Una emorragia che, in dieci anni, coinvolgerà 80.676 camici bianchi. Con un primo grave effetto: in 5 anni 14 milioni di italiani rimarranno senza medico di base.
 
A lanciare l’allarme sono la Federazione medici di medicina generale (Fimmg) ed il sindacato dei medici dirigenti Anaao.
L'anno «nero», che registrerà il picco delle uscite, sarà per i medici di famiglia proprio il 2022: solo in quell'anno ne andranno in pensione 3.902.
Sicilia, Lombardia, Campania e Lazio saranno le regioni che registreranno, sia nel breve sia nel lungo periodo, le maggiori sofferenze.
Quanto ai medici del Servizio sanitario nazionale, la situazione non si prospetta migliore: nei prossimi 10 anni ne verranno a mancare per pensionamento 47.284.
Per la nostra regione le prospettive non sono rosee: nel giro di 3 anni andranno in pensione 193 medici mentre tra dieci anni avremo più di 1.000 medici in meno.
 
La situazione è ancora più grave se pensiamo che, come evidenzia il vice segretario Anaao Carlo Palermo, l'attuale sistema delle scuole di specializzazione in medicina non garantirà un numero sufficiente di specialisti per il prossimo futuro: oggi, infatti, i posti disponibili per le scuole di specializzazione sono complessivamente circa 6.500 l'anno, ma secondo le stime del sindacato dei medici ne sarebbero necessari almeno 8.500.
A mancare nelle corsie saranno alcune categorie di medici, a ben vedere quelle che riguardano i pazienti più fragili purtroppo, mancheranno all’appello soprattutto pediatri, chirurghi, ginecologi e cardiologi.
Il problema maggiore dunque è che alle uscite non corrisponderanno altrettante entrate: una situazione che in Italia si è vista più volte, l’esempio più lampante è quello della scuola dove i professori invecchiano sempre di più mentre i giovani faticano ad andare oltre i contratti precari.
 
Fare quindi un calcolo di quanti potranno essere i nuovi medici assunti a fronte delle uscite è molto difficile: da un lato infatti c’è l’annosa questione dei bandi pubblici, che non si sa quando e come verranno aperti, senza dimenticare che in varie regioni è ancora in atto il blocco del turn-over parziale o totale.

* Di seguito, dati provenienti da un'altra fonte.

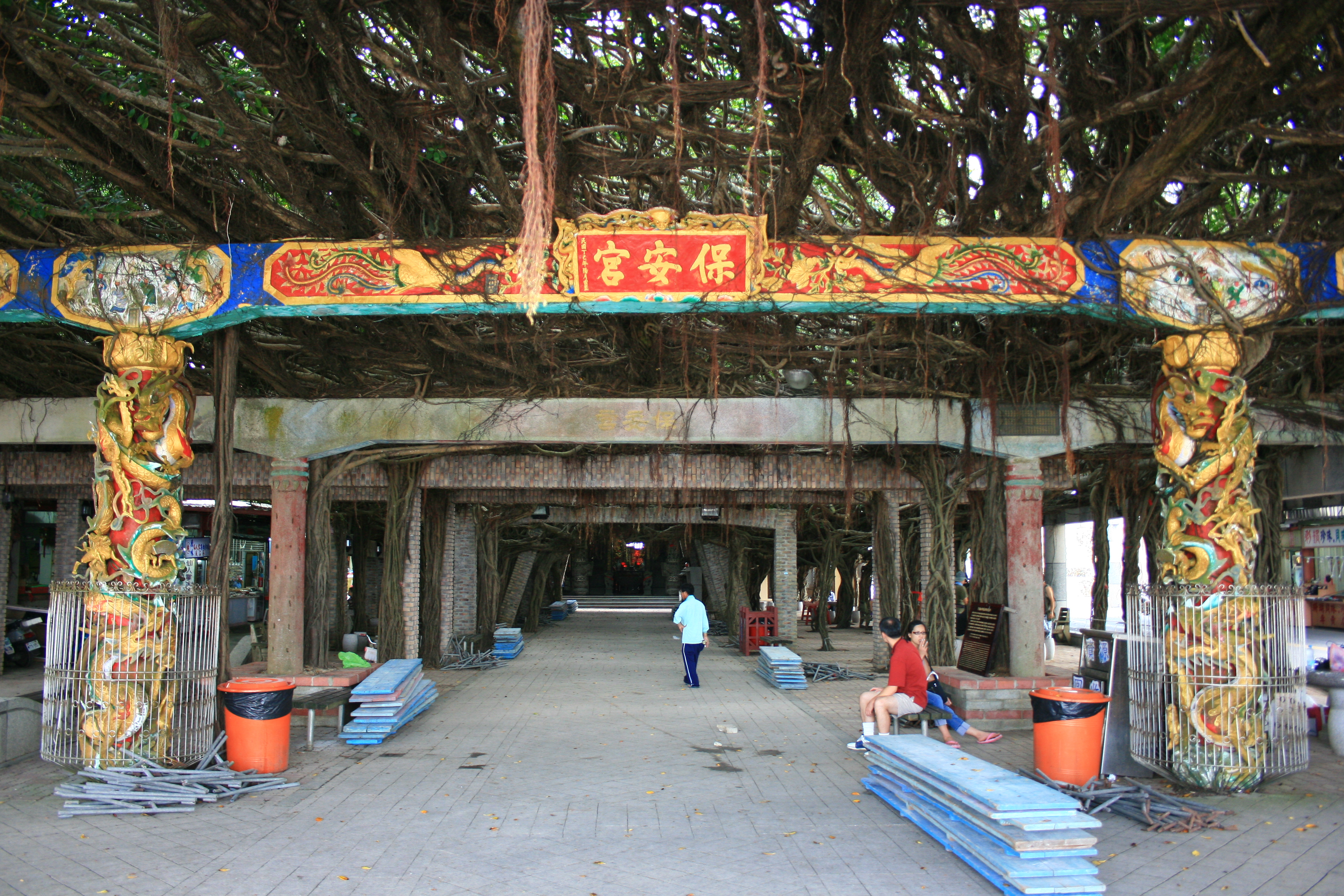 臺灣澎湖縣白沙鄉通梁村的保安宮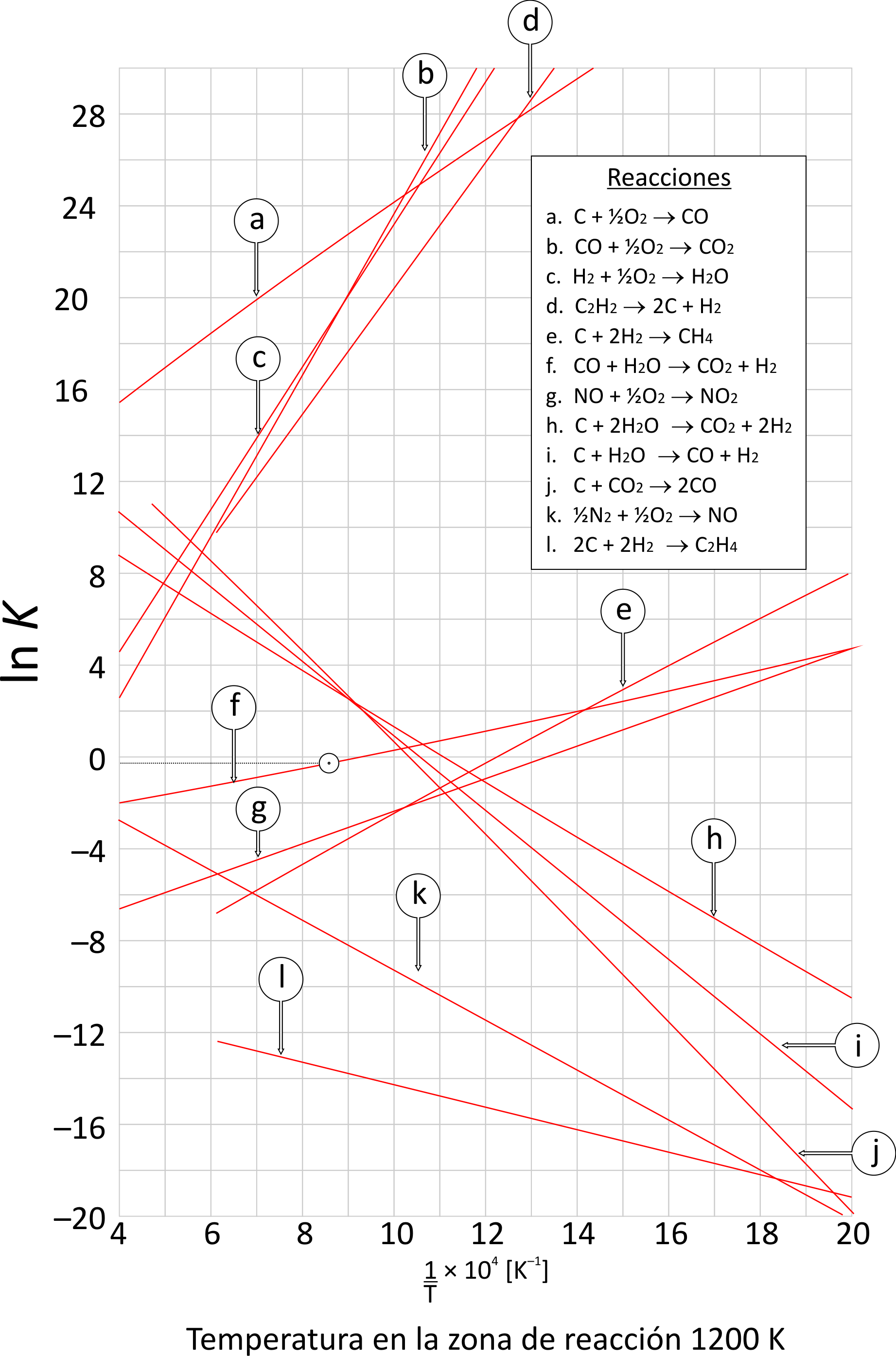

Ed il prezzo di tale situazione lo pagheranno innanzitutto i cittadini: nei prossimi 5-8 anni, i pensionamenti priveranno 14 milioni di italiani della figura del medico di famiglia.
Insomma, un Paese che invecchia sempre di più e che quindi ha sempre maggiore bisogno di cure si appresta a diventare un Paese senza medici.
In tempo di elezioni c’è da chiedersi come mai nessuna forza politica che aspira a governare si impegni sul tema dell'assistenza medica locale.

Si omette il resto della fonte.